If you are part of an organization, you may only add and manage datasets and resources that are connected to that organization. this field is filled in automatically.

Visibility

In DataPlatform, there are two types of visibility options: 'Private' and 'Public'. Datasets set as 'Private' can only be viewed within DataPlatform by users with appropriate organizational rights. In addition, the dataset is not visible on the Open Data Portal.

The visibility status of your dataset is indicated by a label in the top-right corner.

image: Dataset - Private Flag

License

Licenses dictate how your dataset may be used. You can find information about open data licenses at Open Definition

Licenses are selected by clicking on the dropdown box; you must select an option.

The default license for open data is “Creative Commons CC Zero.” This means that the dataset may be used without limitations. The “Creative Commons Attribution” license allows users to freely use your data, but they must reference the source of the data.

Tags

It is advisable to enter tags that do not appear in the description or title of your dataset. DataPlatform already indexes keywords in the Title and Description fields.

Tags influence search terms. Utilizing tags will make your datasets easier to find. Entering the first few letters of your intended tag will make DataPlatform search for the closest existing match – if it matches, click on the tag in the dropdown list.

If your intended tag does not match any existing entries, complete the entire word, then hit the return key. Once your new tag has been entered, it is now possible to use this as an existing tag. If you select the wrong tag, you may remove it by click on the cross “X” in front of the word.

SCREENCAST: adding tags

Theme

Themes are based on the corresponding DCAT value lists.

Publisher

Entity responsible for maintenance and publication of the dataset.

Type of publisher

Based on DCAT value list.

Language

Language of the data. Dropdown menu with values Swedish and English.

Landing Page

Webpage that provides additional information about the dataset, its metadata or from the supplying organization.

Contact point type

This property tells whether the contact point corresponds to an Individual or an Organisation.

Contact point name

Name of the contact point.

Contact point email

Email of the contact point.

Contact point phone

Phone number of the contact point.

Contact point address

Address of the contact point.

Spatial

The schemes of the spatial value.

Temporal start

A point in time, together with temporal_end it describes a period in time.

Temporal end

A point in time, together with temporal_start it describes a period in time.

Access rights

The level of openness of the dataset.
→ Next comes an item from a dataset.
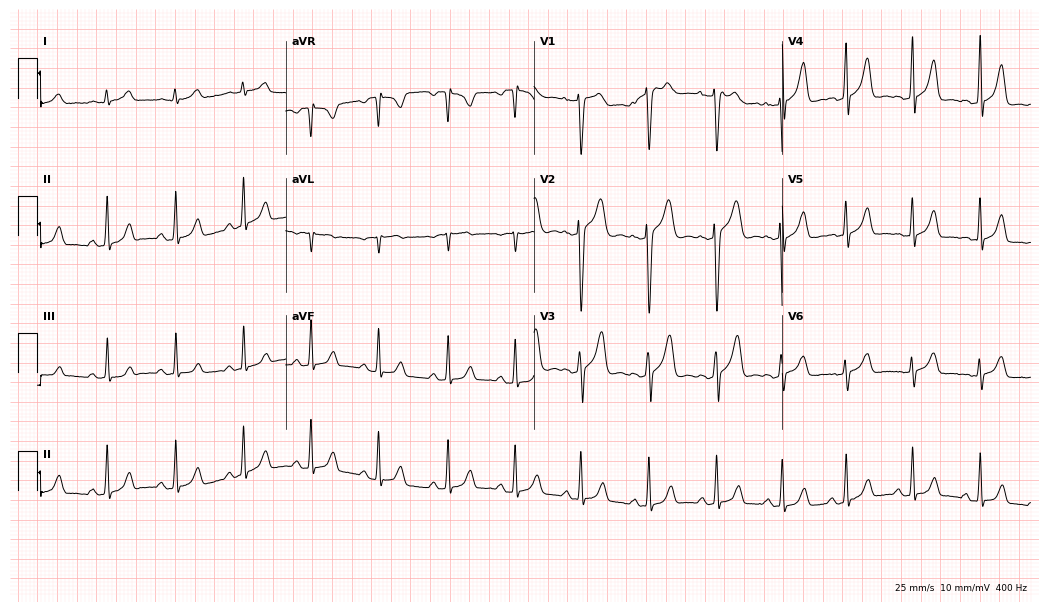
Electrocardiogram, a man, 38 years old. Overall reading on record: normal ECG.

Values are Public, Non Public, and Restricted

Issued

Date on which the dataset was published

Version

Version number. Should be a numeric value

Version Notes

Description of changes compared to previous version.

Frequency

Frequency of change datasource. Based on DCAT value list.

Reference to a any kind of related resource

Source

Reference to another dataset.

Conforms to

URL to established schema to which distribution conforms.

Has version

Refers to a related Dataset URL that is a version, edition, or adaptation of the described Dataset.

Is version of

Refers to a related Dataset URL of which the described Dataset is a version, edition, or adaptation.

Alternative ID

The alternative ID can be found in the URL of the dataset; every data set and data source has a unique ID.

Provenance

This field contains a statement about the lineage of a Dataset.
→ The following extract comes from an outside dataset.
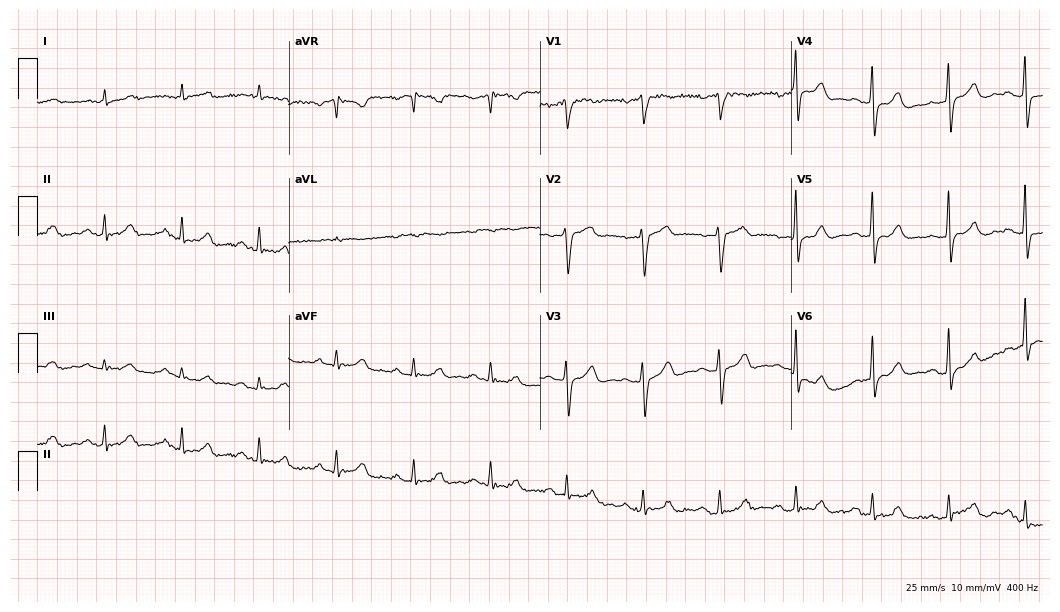
Electrocardiogram, a 79-year-old man. Overall reading on record: normal ECG.

If the dataset contains geographic data, it can be published to GeoServer.

Save

At the bottom of the metadata schema are two options for saving the created metadata. The options are 'Save without data' or 'Next: Add data'.

With the first option, 'Save without data', you save the dataset with only the metadata. No resource with actual data will be included.

With the second option, 'Next: Add data', there is the possibility to add resources. This can be done via an external URL or by adding a file.